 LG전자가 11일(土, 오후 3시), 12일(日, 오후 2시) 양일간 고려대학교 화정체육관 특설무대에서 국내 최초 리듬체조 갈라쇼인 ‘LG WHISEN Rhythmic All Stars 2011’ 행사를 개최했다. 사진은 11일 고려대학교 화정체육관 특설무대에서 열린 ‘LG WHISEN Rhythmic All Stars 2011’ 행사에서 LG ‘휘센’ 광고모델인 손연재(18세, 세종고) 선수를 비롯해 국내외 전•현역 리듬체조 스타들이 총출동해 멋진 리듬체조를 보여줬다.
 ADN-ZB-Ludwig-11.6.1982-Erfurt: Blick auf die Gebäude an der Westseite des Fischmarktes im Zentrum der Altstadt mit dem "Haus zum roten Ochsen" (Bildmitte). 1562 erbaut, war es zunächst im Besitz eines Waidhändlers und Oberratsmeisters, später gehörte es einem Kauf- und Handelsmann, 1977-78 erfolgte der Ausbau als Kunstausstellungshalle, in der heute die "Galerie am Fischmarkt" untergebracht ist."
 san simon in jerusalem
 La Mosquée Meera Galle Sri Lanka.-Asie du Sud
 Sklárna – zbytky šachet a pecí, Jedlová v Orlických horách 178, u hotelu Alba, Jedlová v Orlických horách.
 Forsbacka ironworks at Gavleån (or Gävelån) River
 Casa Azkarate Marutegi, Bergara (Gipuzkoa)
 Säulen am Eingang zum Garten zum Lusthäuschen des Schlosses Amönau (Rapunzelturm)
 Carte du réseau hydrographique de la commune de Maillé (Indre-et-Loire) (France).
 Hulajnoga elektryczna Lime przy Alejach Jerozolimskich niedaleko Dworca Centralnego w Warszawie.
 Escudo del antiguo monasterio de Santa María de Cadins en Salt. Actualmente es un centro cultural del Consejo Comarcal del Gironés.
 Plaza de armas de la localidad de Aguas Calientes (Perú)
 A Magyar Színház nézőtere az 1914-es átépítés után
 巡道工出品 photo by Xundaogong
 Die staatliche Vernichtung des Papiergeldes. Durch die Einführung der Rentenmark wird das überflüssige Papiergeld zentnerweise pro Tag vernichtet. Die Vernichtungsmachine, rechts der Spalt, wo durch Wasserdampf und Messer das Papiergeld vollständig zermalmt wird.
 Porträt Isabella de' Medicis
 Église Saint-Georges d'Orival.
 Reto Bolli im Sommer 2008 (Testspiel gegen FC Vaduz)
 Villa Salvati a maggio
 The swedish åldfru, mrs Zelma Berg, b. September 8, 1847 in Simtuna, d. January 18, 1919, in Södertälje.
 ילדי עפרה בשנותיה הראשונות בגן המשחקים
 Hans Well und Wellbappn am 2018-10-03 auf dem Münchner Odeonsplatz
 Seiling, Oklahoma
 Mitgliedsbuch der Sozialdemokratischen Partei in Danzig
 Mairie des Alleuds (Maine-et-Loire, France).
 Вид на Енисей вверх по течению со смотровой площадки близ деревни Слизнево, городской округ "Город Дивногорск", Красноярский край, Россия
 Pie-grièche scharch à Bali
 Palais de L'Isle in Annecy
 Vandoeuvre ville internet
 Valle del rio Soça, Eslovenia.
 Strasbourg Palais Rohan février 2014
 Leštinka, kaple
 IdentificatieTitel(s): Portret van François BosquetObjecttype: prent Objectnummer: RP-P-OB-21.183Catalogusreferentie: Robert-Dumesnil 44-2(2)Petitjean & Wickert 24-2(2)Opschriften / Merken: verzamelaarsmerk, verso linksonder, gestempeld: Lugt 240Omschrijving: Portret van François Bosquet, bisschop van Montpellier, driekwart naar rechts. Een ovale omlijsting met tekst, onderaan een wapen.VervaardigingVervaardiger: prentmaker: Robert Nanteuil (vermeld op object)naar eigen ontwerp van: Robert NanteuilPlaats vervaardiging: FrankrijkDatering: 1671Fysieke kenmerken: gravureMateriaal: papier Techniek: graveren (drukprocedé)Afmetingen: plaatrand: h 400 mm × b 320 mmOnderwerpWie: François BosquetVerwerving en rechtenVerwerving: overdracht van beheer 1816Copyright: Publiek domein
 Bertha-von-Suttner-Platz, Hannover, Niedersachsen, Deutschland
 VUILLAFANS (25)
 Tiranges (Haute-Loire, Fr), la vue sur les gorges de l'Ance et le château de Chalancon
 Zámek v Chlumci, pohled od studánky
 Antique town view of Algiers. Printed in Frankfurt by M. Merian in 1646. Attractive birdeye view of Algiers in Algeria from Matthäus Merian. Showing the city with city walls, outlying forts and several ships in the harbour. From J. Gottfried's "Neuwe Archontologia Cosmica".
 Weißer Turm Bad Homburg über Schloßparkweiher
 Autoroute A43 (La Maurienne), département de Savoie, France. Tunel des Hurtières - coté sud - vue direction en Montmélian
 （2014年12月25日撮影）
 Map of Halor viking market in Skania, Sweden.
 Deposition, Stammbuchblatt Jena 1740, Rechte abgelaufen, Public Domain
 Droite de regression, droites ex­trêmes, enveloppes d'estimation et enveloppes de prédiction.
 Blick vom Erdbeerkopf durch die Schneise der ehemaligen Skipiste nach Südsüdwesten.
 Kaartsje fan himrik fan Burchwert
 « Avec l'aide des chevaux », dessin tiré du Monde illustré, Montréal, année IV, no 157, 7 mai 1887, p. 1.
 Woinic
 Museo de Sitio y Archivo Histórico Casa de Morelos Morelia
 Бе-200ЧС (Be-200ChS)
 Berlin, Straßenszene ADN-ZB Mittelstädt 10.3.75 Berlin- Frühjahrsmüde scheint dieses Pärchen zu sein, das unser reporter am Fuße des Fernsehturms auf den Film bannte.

===

▸ **WHAT THIS TASK INVOLVES**
The material must be repeated in full, with every line exact.

▸ **COMPLETED EXERCISE**
 LG전자가 11일(土, 오후 3시), 12일(日, 오후 2시) 양일간 고려대학교 화정체육관 특설무대에서 국내 최초 리듬체조 갈라쇼인 ‘LG WHISEN Rhythmic All Stars 2011’ 행사를 개최했다. 사진은 11일 고려대학교 화정체육관 특설무대에서 열린 ‘LG WHISEN Rhythmic All Stars 2011’ 행사에서 LG ‘휘센’ 광고모델인 손연재(18세, 세종고) 선수를 비롯해 국내외 전•현역 리듬체조 스타들이 총출동해 멋진 리듬체조를 보여줬다.
 ADN-ZB-Ludwig-11.6.1982-Erfurt: Blick auf die Gebäude an der Westseite des Fischmarktes im Zentrum der Altstadt mit dem "Haus zum roten Ochsen" (Bildmitte). 1562 erbaut, war es zunächst im Besitz eines Waidhändlers und Oberratsmeisters, später gehörte es einem Kauf- und Handelsmann, 1977-78 erfolgte der Ausbau als Kunstausstellungshalle, in der heute die "Galerie am Fischmarkt" untergebracht ist."
 san simon in jerusalem
 La Mosquée Meera Galle Sri Lanka.-Asie du Sud
 Sklárna – zbytky šachet a pecí, Jedlová v Orlických horách 178, u hotelu Alba, Jedlová v Orlických horách.
 Forsbacka ironworks at Gavleån (or Gävelån) River
 Casa Azkarate Marutegi, Bergara (Gipuzkoa)
 Säulen am Eingang zum Garten zum Lusthäuschen des Schlosses Amönau (Rapunzelturm)
 Carte du réseau hydrographique de la commune de Maillé (Indre-et-Loire) (France).
 Hulajnoga elektryczna Lime przy Alejach Jerozolimskich niedaleko Dworca Centralnego w Warszawie.
 Escudo del antiguo monasterio de Santa María de Cadins en Salt. Actualmente es un centro cultural del Consejo Comarcal del Gironés.
 Plaza de armas de la localidad de Aguas Calientes (Perú)
 A Magyar Színház nézőtere az 1914-es átépítés után
 巡道工出品 photo by Xundaogong
 Die staatliche Vernichtung des Papiergeldes. Durch die Einführung der Rentenmark wird das überflüssige Papiergeld zentnerweise pro Tag vernichtet. Die Vernichtungsmachine, rechts der Spalt, wo durch Wasserdampf und Messer das Papiergeld vollständig zermalmt wird.
 Porträt Isabella de' Medicis
 Église Saint-Georges d'Orival.
 Reto Bolli im Sommer 2008 (Testspiel gegen FC Vaduz)
 Villa Salvati a maggio
 The swedish åldfru, mrs Zelma Berg, b. September 8, 1847 in Simtuna, d. January 18, 1919, in Södertälje.
 ילדי עפרה בשנותיה הראשונות בגן המשחקים
 Hans Well und Wellbappn am 2018-10-03 auf dem Münchner Odeonsplatz
 Seiling, Oklahoma
 Mitgliedsbuch der Sozialdemokratischen Partei in Danzig
 Mairie des Alleuds (Maine-et-Loire, France).
 Вид на Енисей вверх по течению со смотровой площадки близ деревни Слизнево, городской округ "Город Дивногорск", Красноярский край, Россия
 Pie-grièche scharch à Bali
 Palais de L'Isle in Annecy
 Vandoeuvre ville internet
 Valle del rio Soça, Eslovenia.
 Strasbourg Palais Rohan février 2014
 Leštinka, kaple
 IdentificatieTitel(s): Portret van François BosquetObjecttype: prent Objectnummer: RP-P-OB-21.183Catalogusreferentie: Robert-Dumesnil 44-2(2)Petitjean & Wickert 24-2(2)Opschriften / Merken: verzamelaarsmerk, verso linksonder, gestempeld: Lugt 240Omschrijving: Portret van François Bosquet, bisschop van Montpellier, driekwart naar rechts. Een ovale omlijsting met tekst, onderaan een wapen.VervaardigingVervaardiger: prentmaker: Robert Nanteuil (vermeld op object)naar eigen ontwerp van: Robert NanteuilPlaats vervaardiging: FrankrijkDatering: 1671Fysieke kenmerken: gravureMateriaal: papier Techniek: graveren (drukprocedé)Afmetingen: plaatrand: h 400 mm × b 320 mmOnderwerpWie: François BosquetVerwerving en rechtenVerwerving: overdracht van beheer 1816Copyright: Publiek domein
 Bertha-von-Suttner-Platz, Hannover, Niedersachsen, Deutschland
 VUILLAFANS (25)
 Tiranges (Haute-Loire, Fr), la vue sur les gorges de l'Ance et le château de Chalancon
 Zámek v Chlumci, pohled od studánky
 Antique town view of Algiers. Printed in Frankfurt by M. Merian in 1646. Attractive birdeye view of Algiers in Algeria from Matthäus Merian. Showing the city with city walls, outlying forts and several ships in the harbour. From J. Gottfried's "Neuwe Archontologia Cosmica".
 Weißer Turm Bad Homburg über Schloßparkweiher
 Autoroute A43 (La Maurienne), département de Savoie, France. Tunel des Hurtières - coté sud - vue direction en Montmélian
 （2014年12月25日撮影）
 Map of Halor viking market in Skania, Sweden.
 Deposition, Stammbuchblatt Jena 1740, Rechte abgelaufen, Public Domain
 Droite de regression, droites ex­trêmes, enveloppes d'estimation et enveloppes de prédiction.
 Blick vom Erdbeerkopf durch die Schneise der ehemaligen Skipiste nach Südsüdwesten.
 Kaartsje fan himrik fan Burchwert
 « Avec l'aide des chevaux », dessin tiré du Monde illustré, Montréal, année IV, no 157, 7 mai 1887, p. 1.
 Woinic
 Museo de Sitio y Archivo Histórico Casa de Morelos Morelia
 Бе-200ЧС (Be-200ChS)
 Berlin, Straßenszene ADN-ZB Mittelstädt 10.3.75 Berlin- Frühjahrsmüde scheint dieses Pärchen zu sein, das unser reporter am Fuße des Fernsehturms auf den Film bannte.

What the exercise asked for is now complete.